-- Directions for this task --
An exact copy of the records is required, minus the pictures they hold.
--- Input data Enclosed Below ---
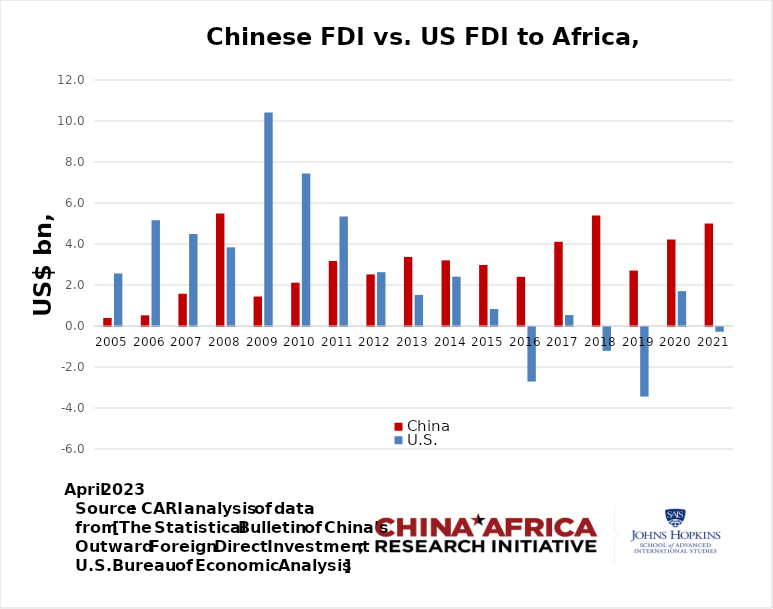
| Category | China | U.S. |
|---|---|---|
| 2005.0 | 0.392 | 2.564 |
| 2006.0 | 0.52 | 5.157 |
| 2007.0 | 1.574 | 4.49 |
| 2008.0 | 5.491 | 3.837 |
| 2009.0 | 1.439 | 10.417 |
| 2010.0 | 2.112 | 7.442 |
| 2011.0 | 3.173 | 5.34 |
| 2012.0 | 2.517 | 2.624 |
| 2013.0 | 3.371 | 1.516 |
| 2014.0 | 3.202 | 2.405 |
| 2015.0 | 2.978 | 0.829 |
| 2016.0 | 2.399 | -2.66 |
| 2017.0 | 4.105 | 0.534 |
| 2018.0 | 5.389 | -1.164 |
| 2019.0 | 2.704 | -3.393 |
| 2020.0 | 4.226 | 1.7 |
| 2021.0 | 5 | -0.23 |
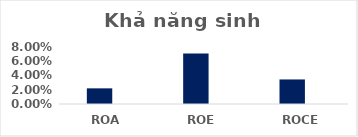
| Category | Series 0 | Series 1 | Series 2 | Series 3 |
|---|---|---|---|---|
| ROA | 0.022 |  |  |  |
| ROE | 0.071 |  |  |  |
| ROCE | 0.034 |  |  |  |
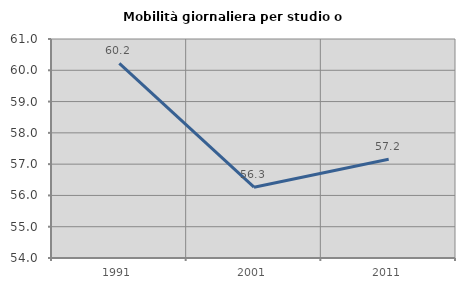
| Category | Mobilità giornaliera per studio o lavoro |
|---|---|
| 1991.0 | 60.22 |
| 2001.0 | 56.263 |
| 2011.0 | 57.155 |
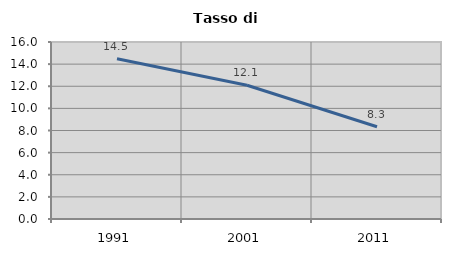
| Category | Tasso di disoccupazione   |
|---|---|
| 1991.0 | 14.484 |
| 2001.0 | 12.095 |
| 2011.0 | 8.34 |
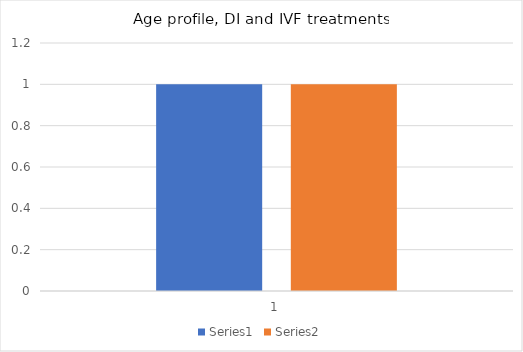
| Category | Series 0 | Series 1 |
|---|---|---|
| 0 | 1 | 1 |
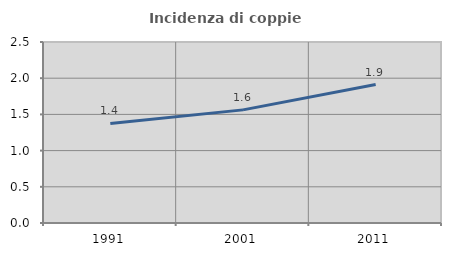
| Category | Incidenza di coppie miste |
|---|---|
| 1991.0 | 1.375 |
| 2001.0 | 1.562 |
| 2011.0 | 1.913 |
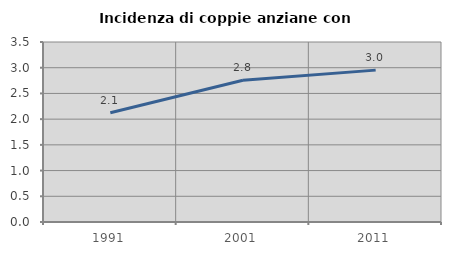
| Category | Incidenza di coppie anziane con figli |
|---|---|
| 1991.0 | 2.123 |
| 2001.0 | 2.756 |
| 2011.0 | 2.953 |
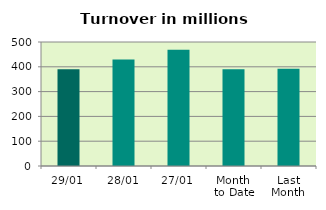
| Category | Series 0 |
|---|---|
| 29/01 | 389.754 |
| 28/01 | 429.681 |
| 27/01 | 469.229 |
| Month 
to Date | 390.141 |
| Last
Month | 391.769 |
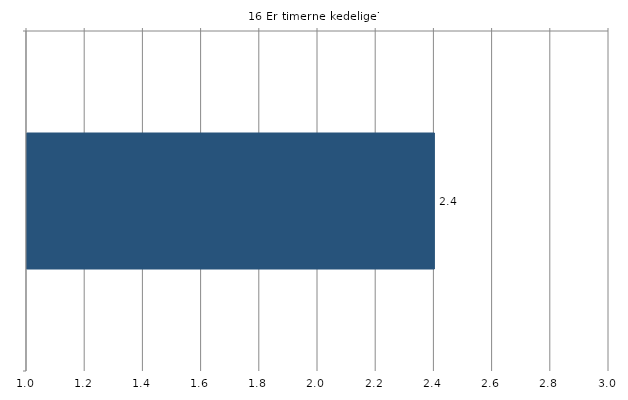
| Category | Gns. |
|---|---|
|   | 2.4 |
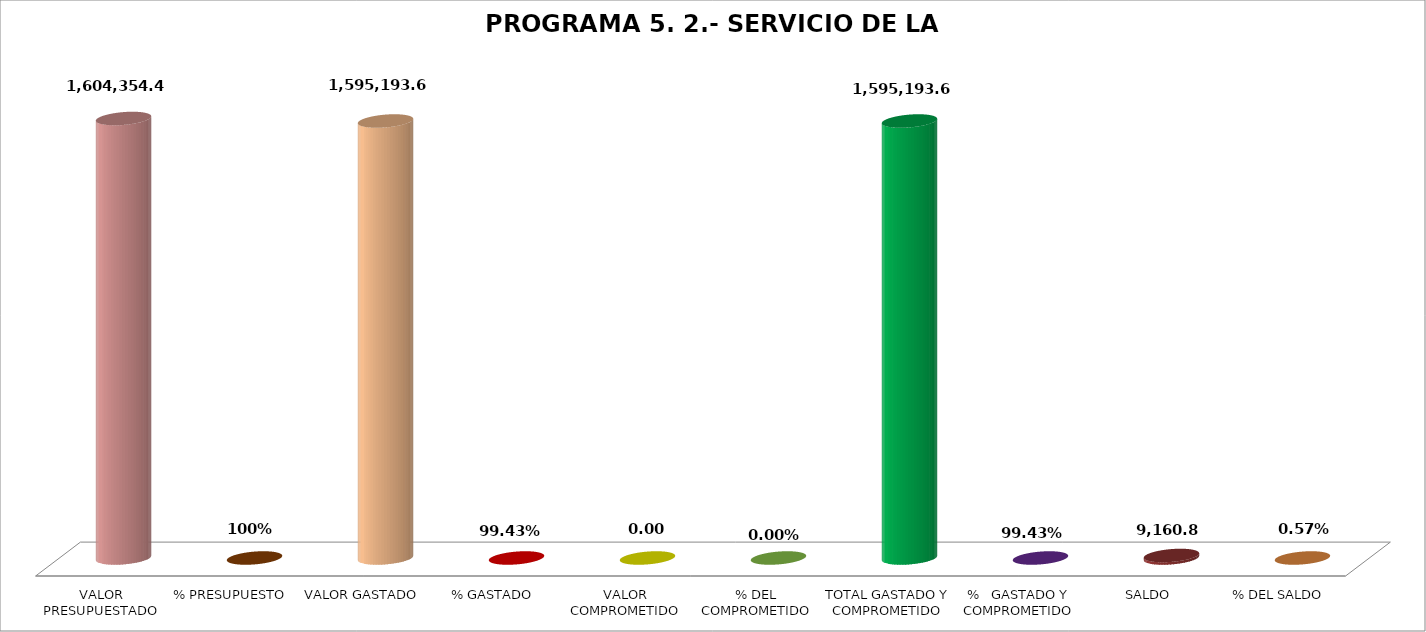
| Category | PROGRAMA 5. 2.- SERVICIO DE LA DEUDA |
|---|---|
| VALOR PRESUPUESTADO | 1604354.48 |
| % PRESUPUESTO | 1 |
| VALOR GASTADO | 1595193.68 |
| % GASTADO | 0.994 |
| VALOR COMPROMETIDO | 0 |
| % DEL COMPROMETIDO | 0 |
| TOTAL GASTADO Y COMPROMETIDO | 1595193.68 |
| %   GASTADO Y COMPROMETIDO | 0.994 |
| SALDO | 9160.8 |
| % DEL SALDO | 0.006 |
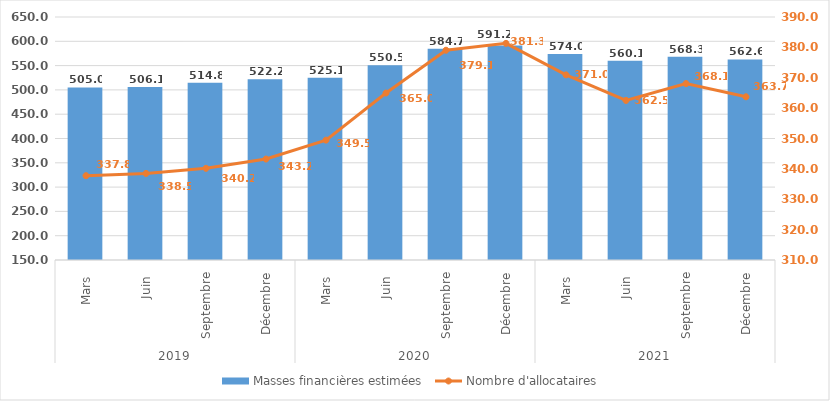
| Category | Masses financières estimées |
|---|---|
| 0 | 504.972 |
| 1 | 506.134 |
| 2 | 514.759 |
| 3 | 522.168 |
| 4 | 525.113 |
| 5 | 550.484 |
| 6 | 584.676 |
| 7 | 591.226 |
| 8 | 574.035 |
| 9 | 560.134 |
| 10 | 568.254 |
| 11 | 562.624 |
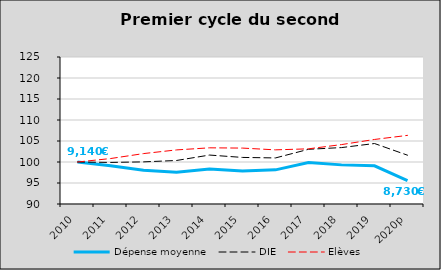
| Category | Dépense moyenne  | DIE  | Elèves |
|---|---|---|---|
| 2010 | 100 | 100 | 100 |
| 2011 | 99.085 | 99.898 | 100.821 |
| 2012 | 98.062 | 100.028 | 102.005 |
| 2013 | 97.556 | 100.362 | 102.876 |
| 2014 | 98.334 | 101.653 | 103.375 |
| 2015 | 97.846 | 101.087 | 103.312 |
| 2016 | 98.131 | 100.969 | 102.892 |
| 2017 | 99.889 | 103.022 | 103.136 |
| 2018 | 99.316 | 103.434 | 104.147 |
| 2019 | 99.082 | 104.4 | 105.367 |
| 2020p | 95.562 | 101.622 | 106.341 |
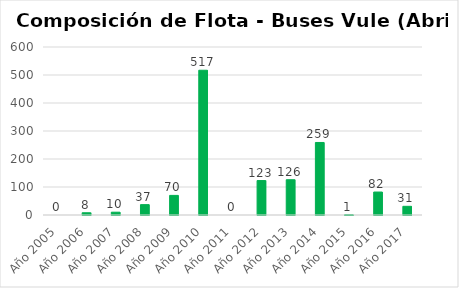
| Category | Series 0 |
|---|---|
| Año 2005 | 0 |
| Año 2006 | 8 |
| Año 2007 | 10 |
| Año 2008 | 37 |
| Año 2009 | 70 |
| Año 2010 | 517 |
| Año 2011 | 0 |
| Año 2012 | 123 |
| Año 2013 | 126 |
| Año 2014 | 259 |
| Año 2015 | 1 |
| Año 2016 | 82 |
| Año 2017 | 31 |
--- End of Enclosed Input data ---
-- Exercise response --
| Category | China | U.S. |
|---|---|---|
| 2005.0 | 0.392 | 2.564 |
| 2006.0 | 0.52 | 5.157 |
| 2007.0 | 1.574 | 4.49 |
| 2008.0 | 5.491 | 3.837 |
| 2009.0 | 1.439 | 10.417 |
| 2010.0 | 2.112 | 7.442 |
| 2011.0 | 3.173 | 5.34 |
| 2012.0 | 2.517 | 2.624 |
| 2013.0 | 3.371 | 1.516 |
| 2014.0 | 3.202 | 2.405 |
| 2015.0 | 2.978 | 0.829 |
| 2016.0 | 2.399 | -2.66 |
| 2017.0 | 4.105 | 0.534 |
| 2018.0 | 5.389 | -1.164 |
| 2019.0 | 2.704 | -3.393 |
| 2020.0 | 4.226 | 1.7 |
| 2021.0 | 5 | -0.23 |
| Category | Series 0 | Series 1 | Series 2 | Series 3 |
|---|---|---|---|---|
| ROA | 0.022 |  |  |  |
| ROE | 0.071 |  |  |  |
| ROCE | 0.034 |  |  |  |
| Category | Mobilità giornaliera per studio o lavoro |
|---|---|
| 1991.0 | 60.22 |
| 2001.0 | 56.263 |
| 2011.0 | 57.155 |
| Category | Tasso di disoccupazione   |
|---|---|
| 1991.0 | 14.484 |
| 2001.0 | 12.095 |
| 2011.0 | 8.34 |
| Category | Series 0 | Series 1 |
|---|---|---|
| 0 | 1 | 1 |
| Category | Incidenza di coppie miste |
|---|---|
| 1991.0 | 1.375 |
| 2001.0 | 1.562 |
| 2011.0 | 1.913 |
| Category | Incidenza di coppie anziane con figli |
|---|---|
| 1991.0 | 2.123 |
| 2001.0 | 2.756 |
| 2011.0 | 2.953 |
| Category | Series 0 |
|---|---|
| 29/01 | 389.754 |
| 28/01 | 429.681 |
| 27/01 | 469.229 |
| Month 
to Date | 390.141 |
| Last
Month | 391.769 |
| Category | Gns. |
|---|---|
|   | 2.4 |
| Category | PROGRAMA 5. 2.- SERVICIO DE LA DEUDA |
|---|---|
| VALOR PRESUPUESTADO | 1604354.48 |
| % PRESUPUESTO | 1 |
| VALOR GASTADO | 1595193.68 |
| % GASTADO | 0.994 |
| VALOR COMPROMETIDO | 0 |
| % DEL COMPROMETIDO | 0 |
| TOTAL GASTADO Y COMPROMETIDO | 1595193.68 |
| %   GASTADO Y COMPROMETIDO | 0.994 |
| SALDO | 9160.8 |
| % DEL SALDO | 0.006 |
| Category | Masses financières estimées |
|---|---|
| 0 | 504.972 |
| 1 | 506.134 |
| 2 | 514.759 |
| 3 | 522.168 |
| 4 | 525.113 |
| 5 | 550.484 |
| 6 | 584.676 |
| 7 | 591.226 |
| 8 | 574.035 |
| 9 | 560.134 |
| 10 | 568.254 |
| 11 | 562.624 |
| Category | Dépense moyenne  | DIE  | Elèves |
|---|---|---|---|
| 2010 | 100 | 100 | 100 |
| 2011 | 99.085 | 99.898 | 100.821 |
| 2012 | 98.062 | 100.028 | 102.005 |
| 2013 | 97.556 | 100.362 | 102.876 |
| 2014 | 98.334 | 101.653 | 103.375 |
| 2015 | 97.846 | 101.087 | 103.312 |
| 2016 | 98.131 | 100.969 | 102.892 |
| 2017 | 99.889 | 103.022 | 103.136 |
| 2018 | 99.316 | 103.434 | 104.147 |
| 2019 | 99.082 | 104.4 | 105.367 |
| 2020p | 95.562 | 101.622 | 106.341 |
| Category | Series 0 |
|---|---|
| Año 2005 | 0 |
| Año 2006 | 8 |
| Año 2007 | 10 |
| Año 2008 | 37 |
| Año 2009 | 70 |
| Año 2010 | 517 |
| Año 2011 | 0 |
| Año 2012 | 123 |
| Año 2013 | 126 |
| Año 2014 | 259 |
| Año 2015 | 1 |
| Año 2016 | 82 |
| Año 2017 | 31 |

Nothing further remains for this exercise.